Formula and Experiment Notes (LLM)

Formula Walkthrough

Equation 1: ℝ^{d}

Equation: ℝ^{d}
Symbols: None
Why it matters: This is the notation for the d-dimensional Euclidean space, which is used to describe the setting of the paper.

Equation 2: N^{-1/(d+4)}

Equation: N^{-1/(d+4)}
Symbols: N (quadrature constant), d (dimensionality)
Why it matters: This is a rate bound for the conservative drifting method, which depends on the quadrature constant N and the dimensionality d.

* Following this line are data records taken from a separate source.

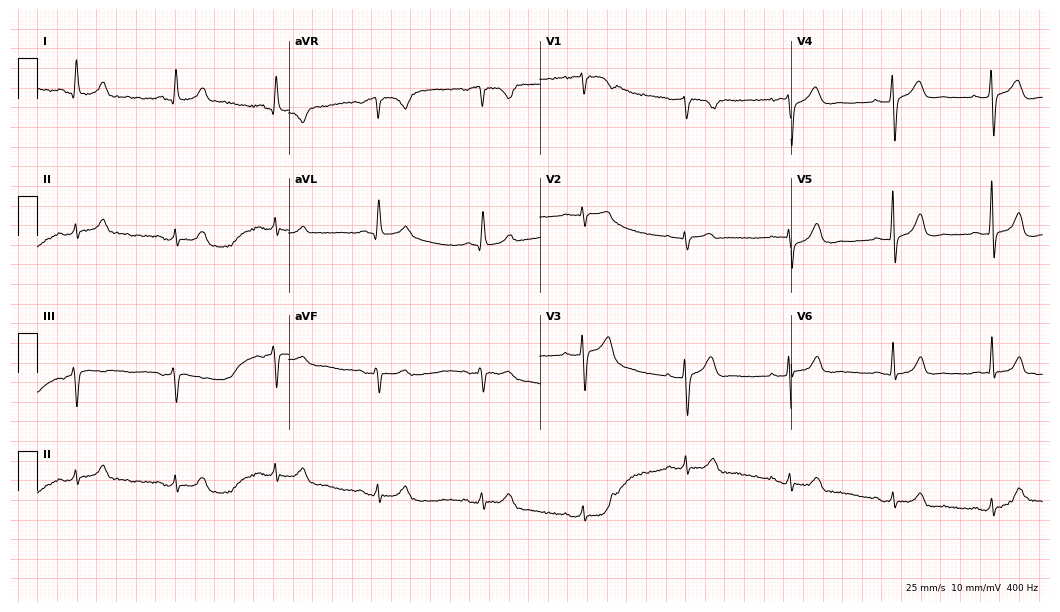
12-lead ECG from a female patient, 54 years old (10.2-second recording at 400 Hz). Recorded interpretation: within normal limits.
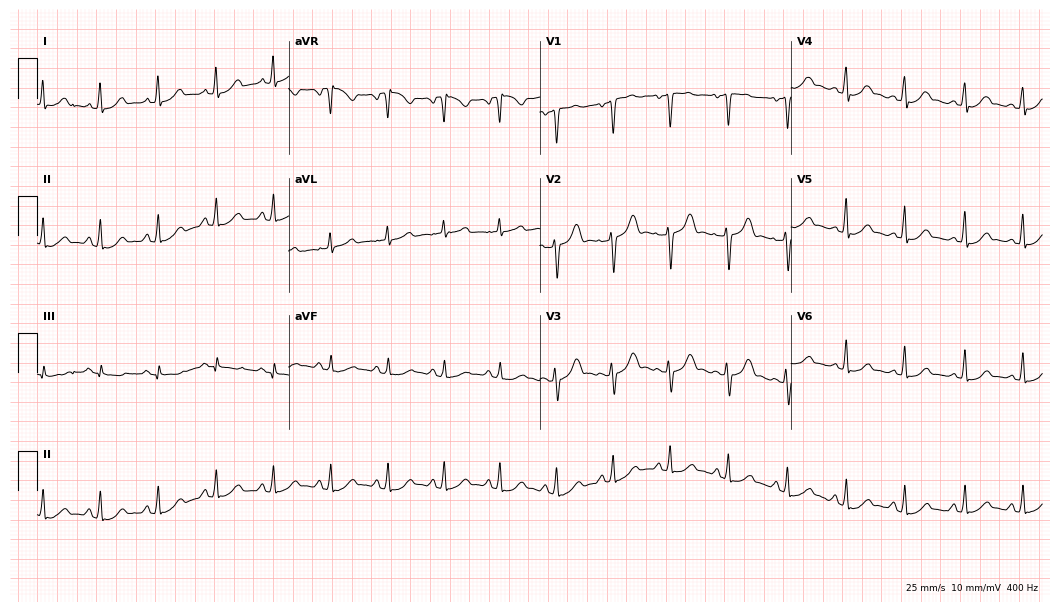
Resting 12-lead electrocardiogram. Patient: a female, 41 years old. The tracing shows sinus tachycardia (a sinus rate of 100 beats per minute or more).
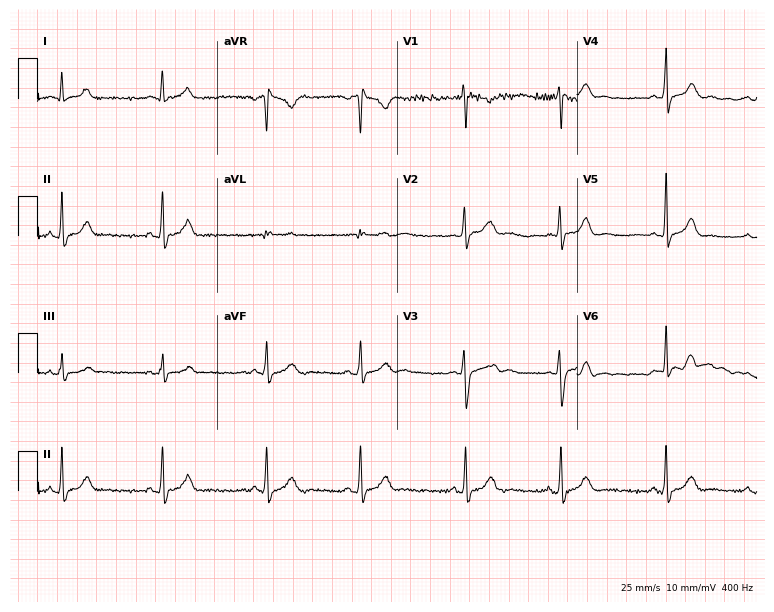
Standard 12-lead ECG recorded from a 25-year-old woman. Read as a normal ECG.
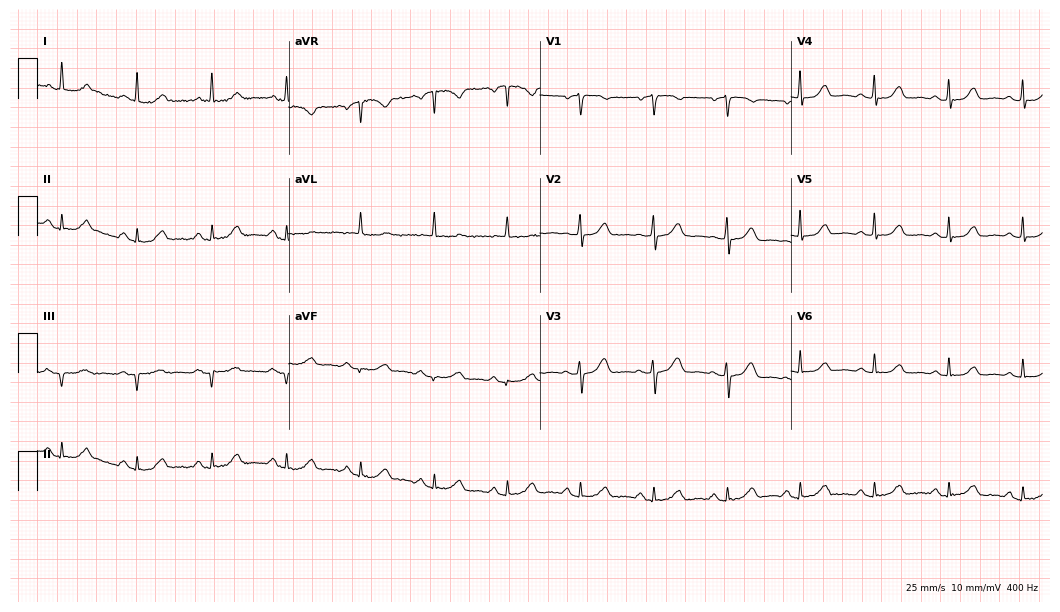
ECG — a female patient, 64 years old. Labelled as a normal ECG.
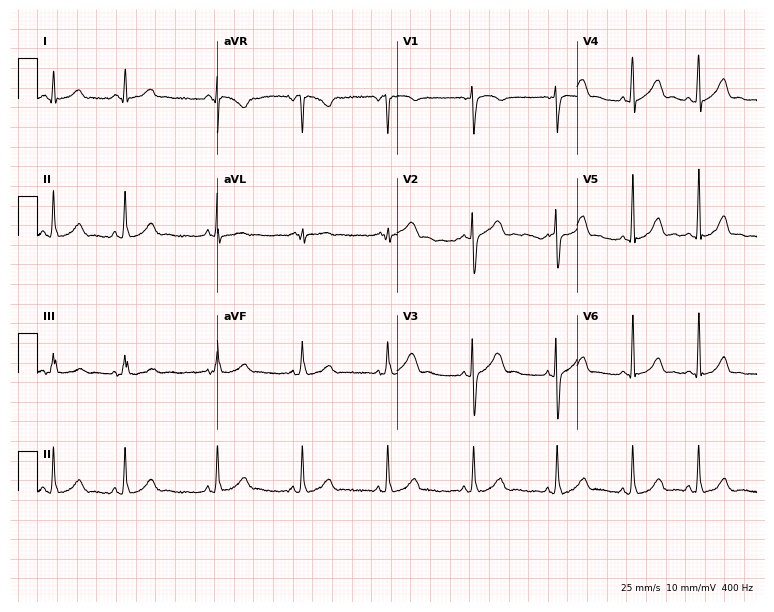
ECG (7.3-second recording at 400 Hz) — a 28-year-old woman. Screened for six findings — first-degree AV block, right bundle branch block, left bundle branch block, sinus bradycardia, atrial fibrillation, sinus tachycardia — none is recorded.
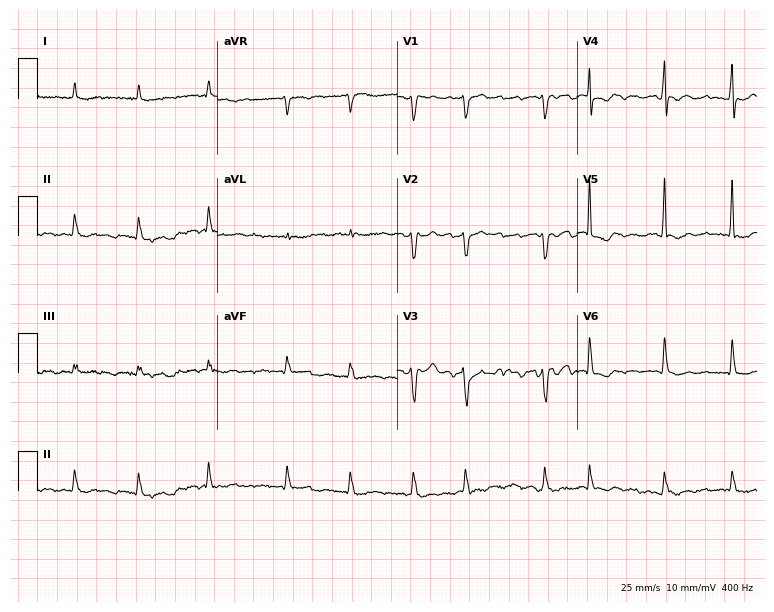
ECG — a female patient, 72 years old. Findings include atrial fibrillation.
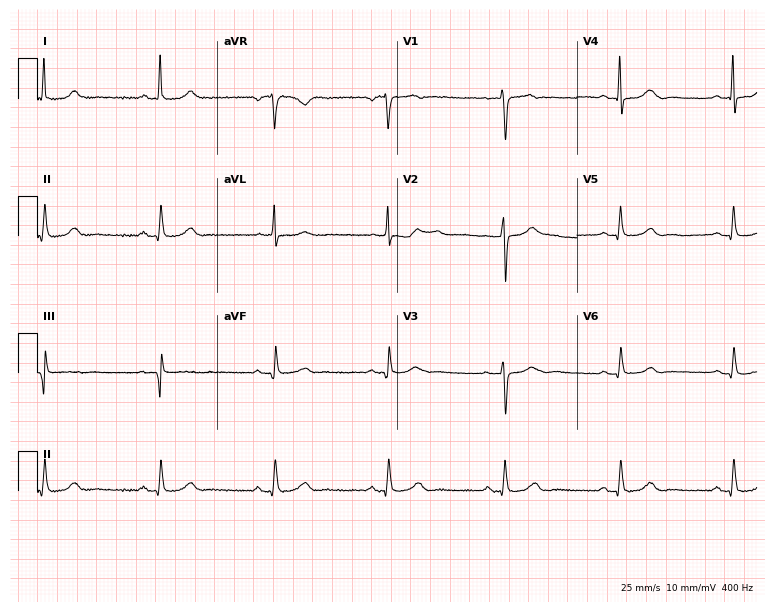
ECG — a female, 67 years old. Labelled as a normal ECG.
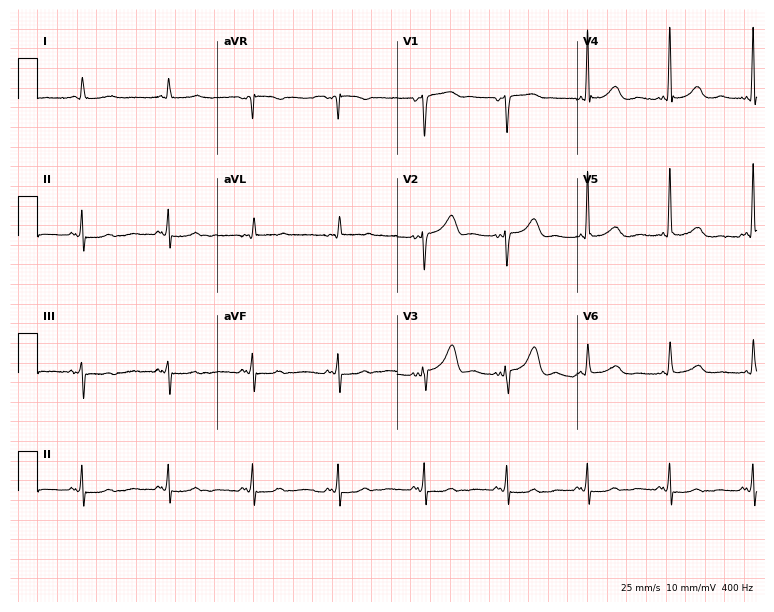
Electrocardiogram (7.3-second recording at 400 Hz), a male, 77 years old. Overall reading on record: normal ECG.
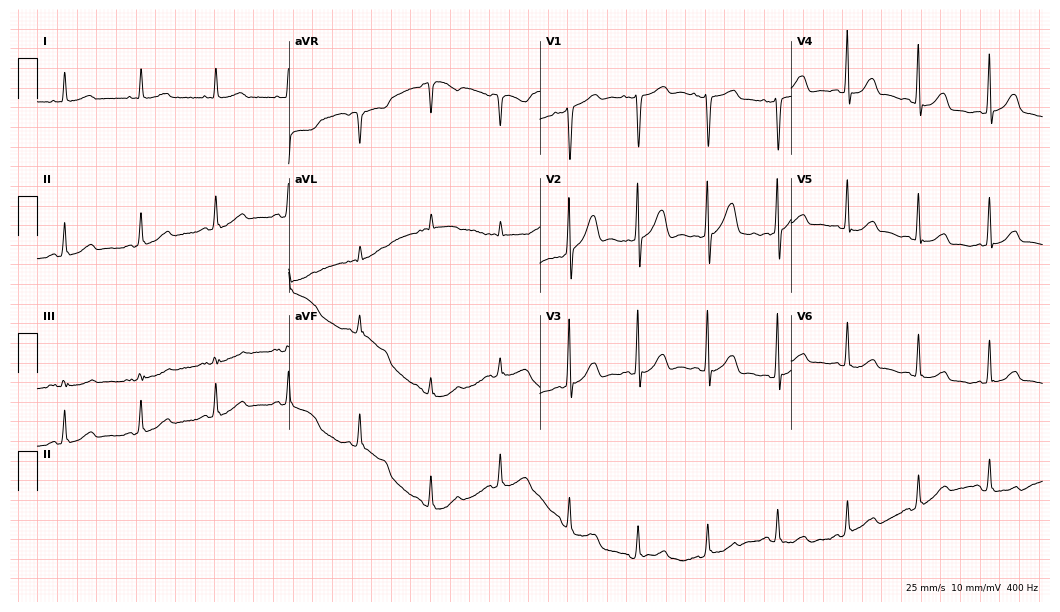
ECG (10.2-second recording at 400 Hz) — a female, 71 years old. Labelled as a normal ECG.
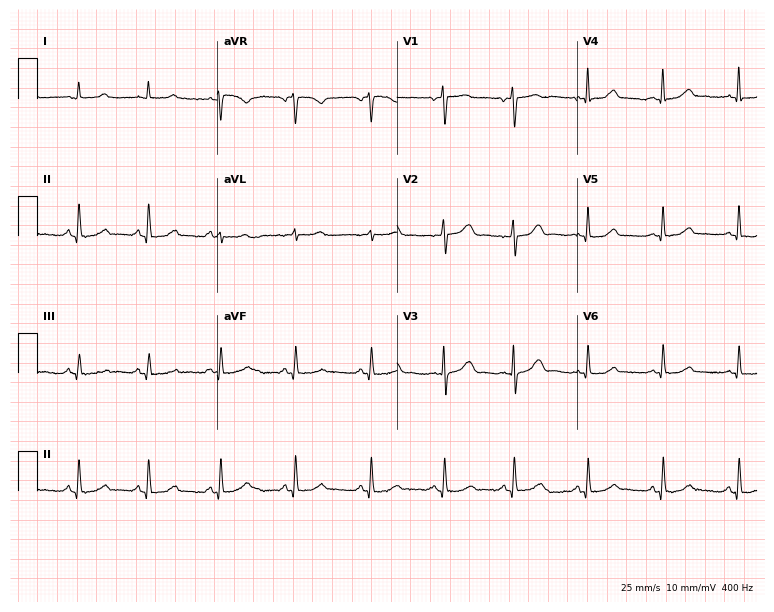
Resting 12-lead electrocardiogram. Patient: a 44-year-old woman. Read as a normal ECG.
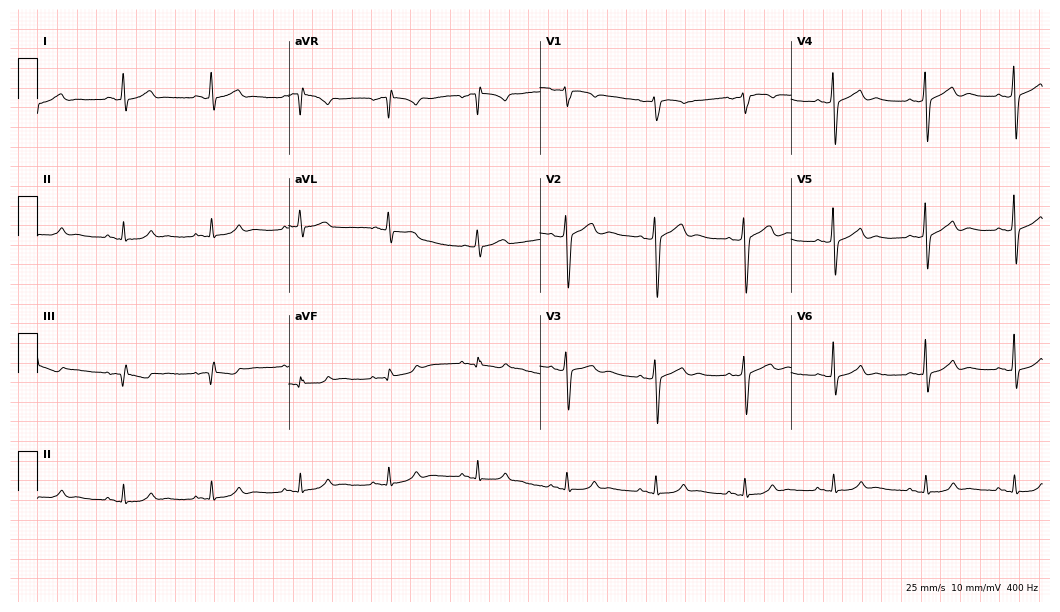
12-lead ECG (10.2-second recording at 400 Hz) from a 65-year-old female. Labelled as a normal ECG.
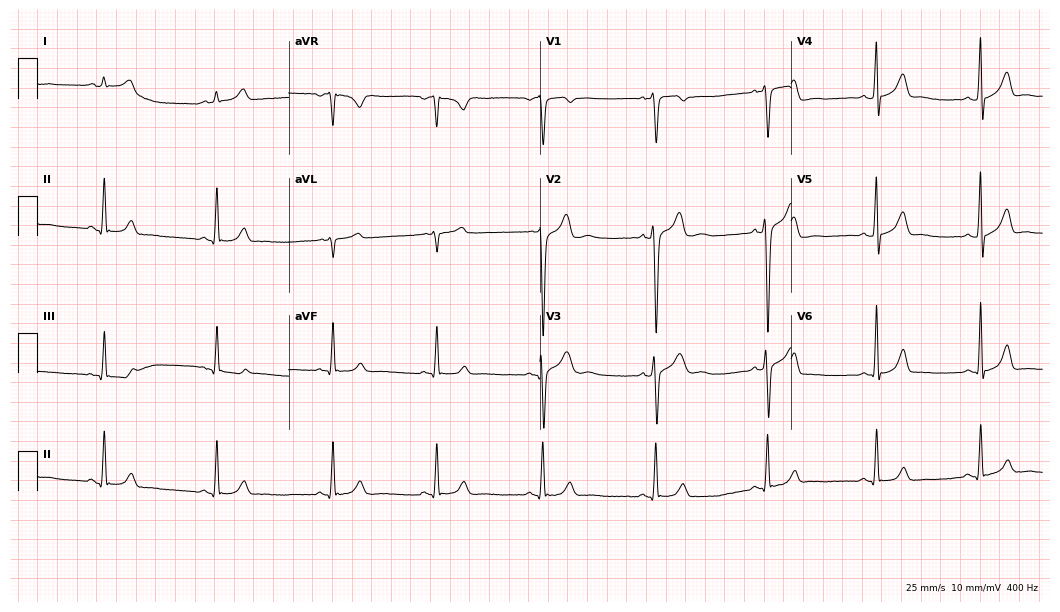
12-lead ECG (10.2-second recording at 400 Hz) from a man, 22 years old. Labelled as a normal ECG.

Equation 3: N^{-(2-\beta)/(2(d+4-\beta))}

Equation: N^{-(2-\beta)/(2(d+4-\beta))}
Symbols: N (quadrature constant), d (dimensionality), β (parameter)
Why it matters: This is another rate bound for the conservative drifting method, which depends on the quadrature constant N, dimensionality d, and a parameter β.

Equation 4: 0 ≤ β < 2

Equation: 0 ≤ β < 2
Symbols: β (parameter)
Why it matters: This is a constraint on the parameter β, which is used to bound the rate of convergence of the conservative drifting method.

Equation 5: η

Equation: η
Symbols: η (drift size)
Why it matters: This is the drift size, which is a measure of the distance between the target and model distributions.

Equation 6: K_{h}

Equation: K_{h}
Symbols: h (bandwidth), K (kernel)
Why it matters: This is the kernel density estimator (KDE) with bandwidth h, which is used to smooth the data and model distributions.

Equation 7: α

Equation: α
Symbols: α (probability measure)
Why it matters: This is a probability measure on ℝ^{d}, which is used to define the Laplace KDE.

Method Summary

The paper proposes a conservative drifting method for one-step generative modeling, which replaces the original displacement-based drifting velocity with a kernel density estimator (KDE)-gradient velocity.
The method is analyzed using a joint-entropy identity, which yields bounds for the empirical Stein drift, the smoothed Fisher discrepancy of the KDE, and the squared center velocity.
The main finite-particle correction is a reciprocal-KDE self-interaction term, which is controlled under deterministic and high-probability local-occupancy conditions.
The paper also analyzes the non-conservative drifting method with Laplace kernel, which is shown to have a similar finite-particle rate with an additional scale-mismatch residual.

Experimental Overview

Tasks/Datasets: The paper does not specify a particular task or dataset, but it mentions that the leave-one-out Laplace theorem has a different bandwidth tradeoff from the conservative theorem.
Baselines/Comparisons: The paper compares the conservative and non-conservative drifting methods, but it does not provide a specific baseline.
Main Claimed Findings: The paper claims to have established finite-particle convergence bounds for the conservative and non-conservative drifting methods, which depend on the quadrature constant N, dimensionality d, and a parameter β.

What to Verify in the PDF

The proof of the finite-particle convergence bounds for the conservative drifting method, which appears to involve a joint-entropy identity and a reciprocal-KDE self-interaction term.
The analysis of the non-conservative drifting method with Laplace kernel, which involves a sharp companion kernel decomposition and a scale-mismatch residual.
The bandwidth and step-size choices for the non-conservative drifting method with Laplace kernel, which appear to involve a leave-one-out Laplace theorem and a quadrature error bound.